Um dos destaques é logo o filme de abertura, Camille Redouble [na imagem acima], realizado por Noémie Lvovsky, também atriz principal. O filme é uma comédia romântica que gira em torno de uma mulher que revive a sua adolescência depois de ser abandonada pelo marido.
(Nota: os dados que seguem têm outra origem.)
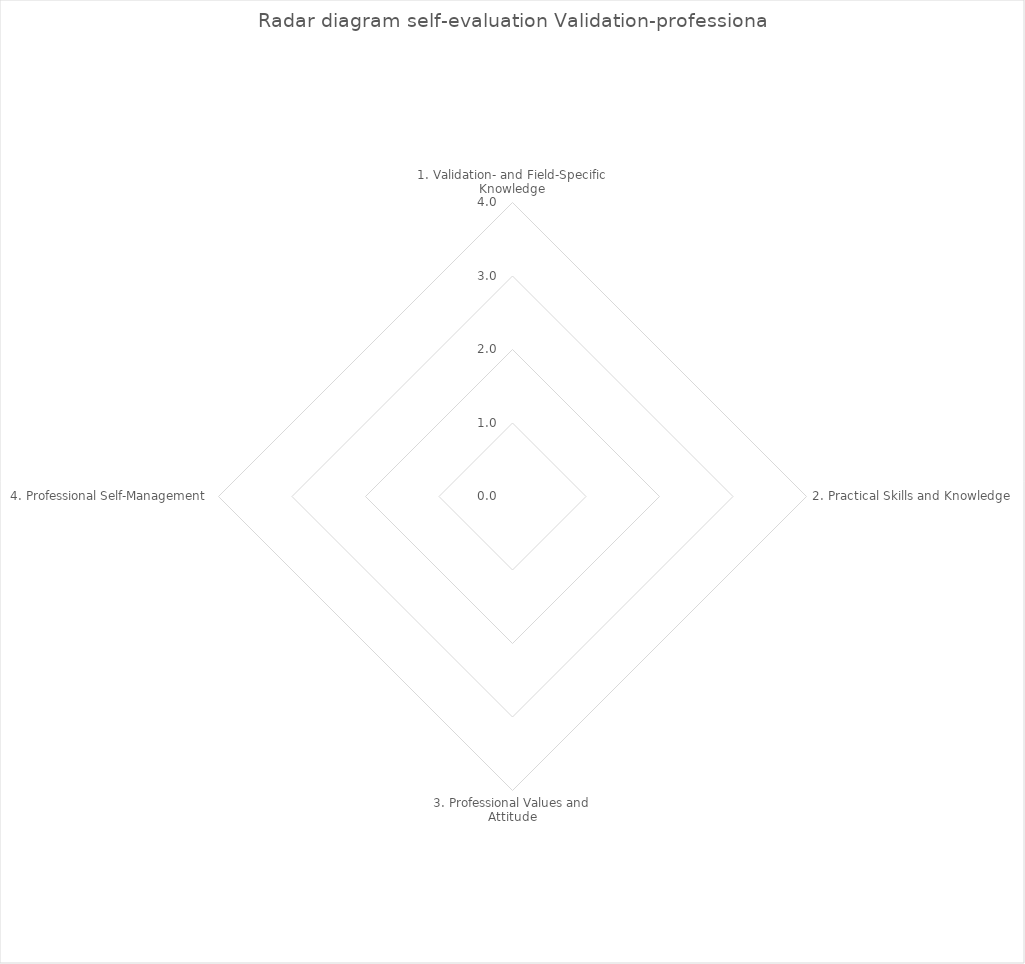
| Category | Series 0 |
|---|---|
| 1. Validation- and Field-Specific Knowledge | 0 |
| 2. Practical Skills and Knowledge | 0 |
| 3. Professional Values and Attitude | 0 |
| 4. Professional Self-Management | 0 |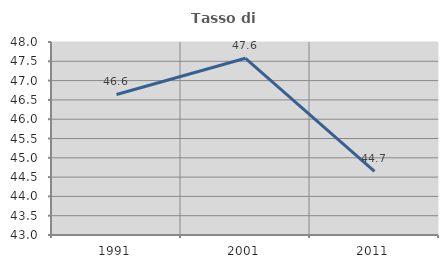
| Category | Tasso di occupazione   |
|---|---|
| 1991.0 | 46.64 |
| 2001.0 | 47.578 |
| 2011.0 | 44.65 |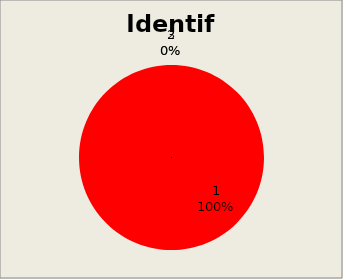
| Category | Series 0 |
|---|---|
| 0 | 29 |
| 1 | 0 |
| 2 | 0 |

Foi recordista de nomeações na última edição dos Cesar (13, no total), embora tenha saído do evento sem nenhum prémio num ano dominado por Amour de Michael Haneke.

Já as honras do encerramento caberão a François Ozon, que este ano viu estreado em Portugal o fabuloso Dentro de Casa. Jeune et Jolie, apresentado na última edição do Festival de Cannes, aborda a vida de uma rapariga em quatro canções e quatro estações. Ozon, perito em revelar novos talentos, desta vez traz Marine Vacth à ribalta.
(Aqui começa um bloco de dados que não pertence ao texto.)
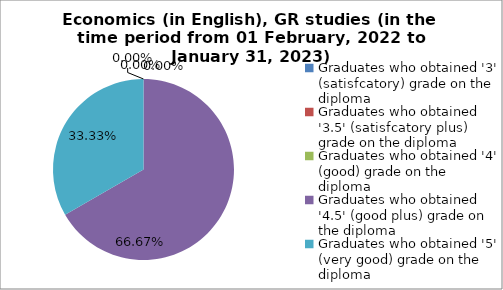
| Category | Series 0 |
|---|---|
| Graduates who obtained '3' (satisfcatory) grade on the diploma  | 0 |
| Graduates who obtained '3.5' (satisfcatory plus) grade on the diploma  | 0 |
| Graduates who obtained '4' (good) grade on the diploma  | 0 |
| Graduates who obtained '4.5' (good plus) grade on the diploma  | 66.667 |
| Graduates who obtained '5' (very good) grade on the diploma  | 33.333 |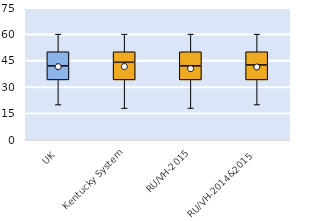
| Category | 25th | 50th | 75th |
|---|---|---|---|
| UK | 34 | 8 | 8 |
| Kentucky System | 34 | 10 | 6 |
| RU/VH-2015 | 34 | 8 | 8 |
| RU/VH-2014&2015 | 34 | 8.5 | 7.5 |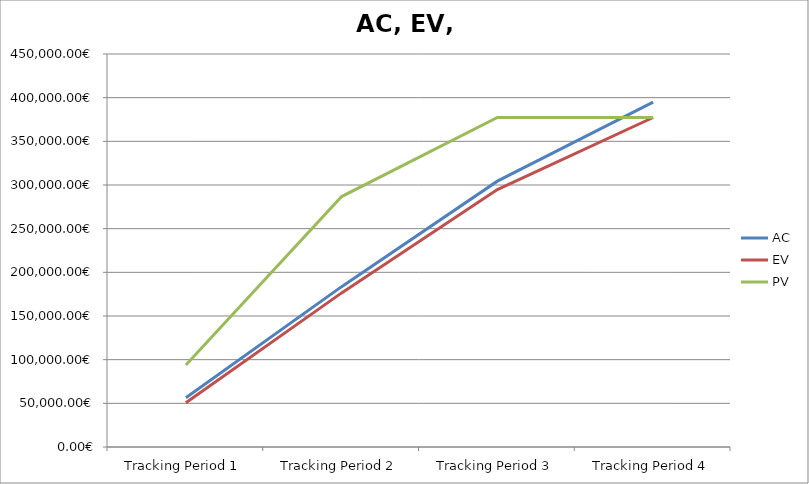
| Category | AC | EV | PV |
|---|---|---|---|
| Tracking Period 1 | 56288 | 50723 | 93796 |
| Tracking Period 2 | 183621 | 176468 | 286751 |
| Tracking Period 3 | 304393 | 294798 | 377282 |
| Tracking Period 4 | 394829 | 377282 | 377282 |

O famoso certame francês também acolheu o novo trabalho de Michel Gondry, A Espuma dos Dias, que marca o retorno do realizador ao universo delirante de O Despertar da Mente, depois do realismo social de A Malta e Eu, estreado recentemente em Portugal. Audrey Tautou e Romain Duris formam um casal perfeito – até que, por razões de doença, as coisas começam a correr mal.

A Espuma dos Dias

Tautou também protagoniza Thérèse Desqueyroux, última obra realizado por Claude Miller antes de falecer e que encerrou a edição do Festival de Cannes do ano passado. Numa performance elogiada, a atriz do Fabuloso Destino de Amélie interpreta uma mulher que luta para se libertar das convenções sociais.

5 Cameras Brisées é um premiadíssimo documentário de Emad Burnat e Guy Davidi. que ganhou em Sundance e recebeu uma nomeação ao Oscar. Trata da experiência pacífica de um palestino que filme os abusos do exército israelita ao longo de diversos anos (e com muitas câmaras partidas pelo meio).

Grand Central, de Rebecca Zlotowski, traz a cada vez mais incontornável Léa Seydoux, a viver um romance com Tahar Rahim (de À perdre la raison) no quotidiano de um trabalho numa central nuclear.

Queen of Montreuil, de Sólveig Anspach, obra bem recebida no Festival de Veneza do ano passado, onde recebeu um prémio menor, narra a história de uma mulher em luto pela morte do marido e cuja a vida é transformada pela chegada de um casal, um vizinho louco e de um homem apaixonado por ela…

Queen of Montreuil

E Viveram Felizes para Sempre é o quarto trabalho de Jaoui, famosa por O Gosto dos Outros, na realização e é uma comédia romântica com uma intricada teia de relacionamentos.

Philippe Le Guay, que passou pela mostra em 2011 com Os Encantos do 6º andar, retorna com Alceste à bicyclette uma obra que tem Fabrice Luchini como protagonista. Ele faz de ator reformado e misantropo que é submetido à pressão de um jovem em ascensão para entrar numa encenação de O Misantropo, de Molière.

Cherchez Hortense, que rendeu nomeações aos Cesar aos dois principais integrantes masculinos do filme, Jean-Pierre Bacri e Claude Rich, e que conta ainda com Kristin Scott Thomas e Isabelle Carré no elenco, sobre um professor de civilização chinesa cuja vida sofre uma grande transformação depois de recorrer ao pai, um ministro de Estado, com que tem uma relação distante, para que arranje documentos para que uma mulher não seja expulsa do país. Quarta obra de Pascal Bonitzer.

O Último dos Injustos é o mais recente documentário de Claude Lanzamann, feito 25 anos depois de Shoah, onde volta a abordar questões ligadas ao holocausto. Neste casto, trata do campo de concentração de Theresienstadt, considerado um modelo por Adolf Eichmann.

Mostras paralelas

A Festa do Cinema Francês inclui ainda uma retrospetiva da obra de Claude Lanzmann, uma homenagem à cidade de Paris, com uma obra de cada década a partir dos anos 60, a já habitual mostra de animação – com destaque para uma homenagem Michel Ocelot e o recente e elogiado Ernest et Celestine, e outra, a decorrer na Universidade de Lisboa, a envolver cinema e literatura. O clássico de Alain Resnais, Hiroshima Mon Amour, é outro dos atrativos.